The house is the place of man: it guards his fire. There are inscribed the signs of the earth from which it is born; is mirrored in the water; the sun and the moon gaze on it. In the long development of this theme, Valentini perhaps reached the peak of his extraordinary talent to produce stupor, emotion, warmth without a narrative; to say with little, and only through the form – the startled motion of a shadow, the light scratch on the surface of the grès, the joining of two elementary volumes – the rooting of thought in certain essential ganglions of consciousness.
Valentini constructed the house to shelter man there; but also to shelter sculpture there – that which sculpture had to be for him. So the house became a place, roomy and secret, in which to hold on to the signs generated by the earth; but it was also a ‘place of a poetry’, a secluded and jealous place of affects and thoughts – of that affect generated by a commonality of thought, which was for him the truest.
And finally, above the house passed the angel, leaving there its blue imprint.
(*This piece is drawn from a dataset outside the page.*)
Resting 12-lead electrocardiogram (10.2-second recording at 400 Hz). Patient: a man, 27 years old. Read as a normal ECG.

Perhaps the angel of history, as Benjamin interpreted Klee’s angel, his face turned toward the past, hurtling towards the future, ‘his eyes staring, his mouth open, his wings spread’. Or, as Valentini also said, the angel of Rilke, that not even lovers managed to invoke: ‘Vast angel… if I begged you, you would not come…¡. The angel who is gaze, smile, sudden wave…; joining of light, journey, throne, staircase…; who runs among the living and the dead, perhaps himself ignorant of his destiny’. ‘The whole room is filled with you’; and see, the House is bathed in blue, in the luminous shadow of a flight that has already passed. He was there, before, the angel: skinny column, eroded of its swelling, its blind face surrounded by the nimbus, bending down over the vase, as though to question that perfect form, and to reflect its own absence in it. He was there, he too had come from the earth; had been, shortly before, vortex, spiral, then hollowed face gazing upwards to know the light,. Perhaps, when he was born, he yearned for once to be a more solid presence – perhaps a figure.
But then the angel has abandoned this temptation; has been only a rush, flight, space, and a blue shadow that warms the house.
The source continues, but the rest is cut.